Eek, Russians!


Recent “be afraid of Russia” propaganda includes scary stories about Russian submarines prowling around submerged cables.

The new cold war is sort of like “double secret probation” cold war: it’s a cold war that we’re not even going to admit is taking place, therefore not only can people not ask “why?” they don’t even know what to ask. Characteristic of the first cold war, the new cold war depends on lies: the Russians are doing bad stuff so we need to spend money or deploy troops or something, in order to stop them. It may even be true, but it’s lies by omission. [wapo]

Standard picture of scary Russian submarine

Russian submarines have dramatically stepped up activity around undersea data cables in the North Atlantic, part of a more aggressive naval posture that has driven NATO to revive a Cold War-era command, according to senior military officials.

The apparent Russian focus on the cables, which provide Internet and other communications connections to North America and Europe, could give the Kremlin the power to sever or tap into vital data lines, the officials said. Russian submarine activity has increased to levels unseen since the Cold War, they said, sparking hunts in recent months for the elusive watercraft.

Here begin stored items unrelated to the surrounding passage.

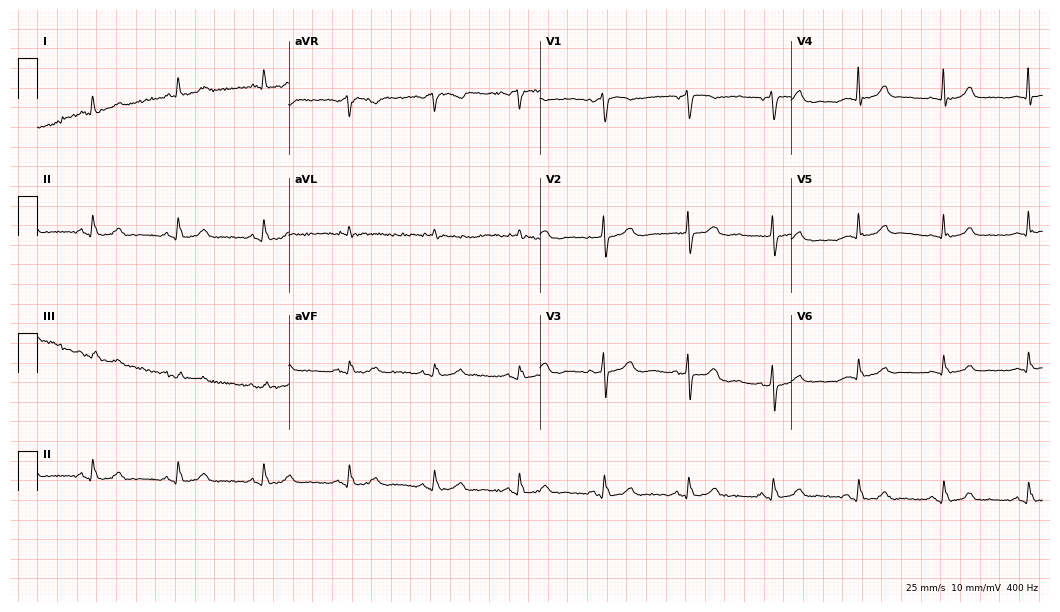
12-lead ECG from a female, 69 years old. Recorded interpretation: within normal limits.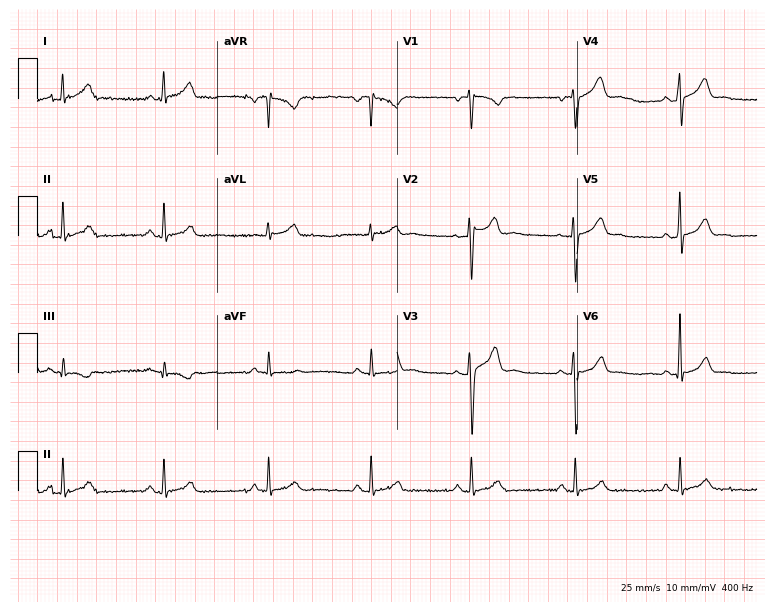
Electrocardiogram, a 44-year-old male patient. Overall reading on record: normal ECG.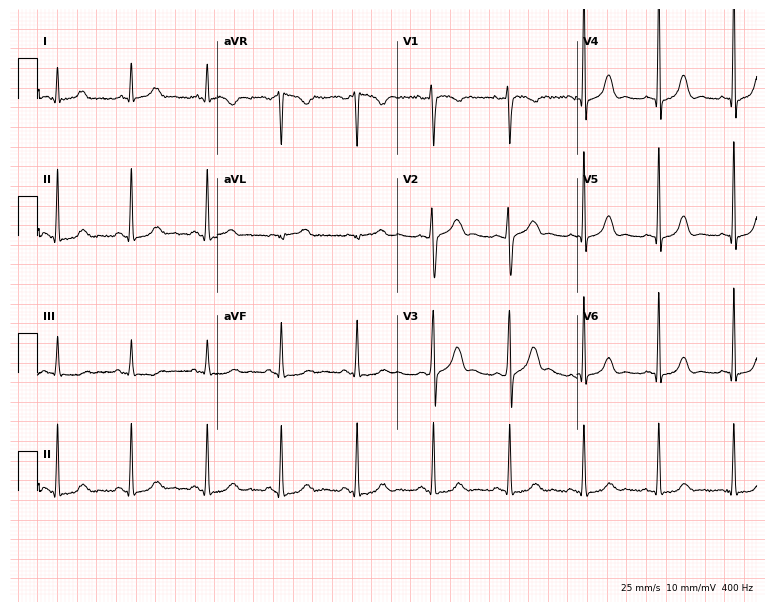
12-lead ECG (7.3-second recording at 400 Hz) from a woman, 40 years old. Screened for six findings — first-degree AV block, right bundle branch block, left bundle branch block, sinus bradycardia, atrial fibrillation, sinus tachycardia — none is recorded. Findings outside these six are not listed.

“We are now seeing Russian underwater activity in the vicinity of undersea cables that I don’t believe we have ever seen,” said U.S. Navy Rear Adm. Andrew Lennon, the commander of NATO’s submarine forces. “Russia is clearly taking an interest in NATO and NATO nations’ undersea infrastructure.”

NATO has responded with plans to reestablish a command post, shuttered after the Cold War, to help secure the North Atlantic. NATO allies are also rushing to boost anti-submarine warfare capabilities and to develop advanced submarine-detecting planes.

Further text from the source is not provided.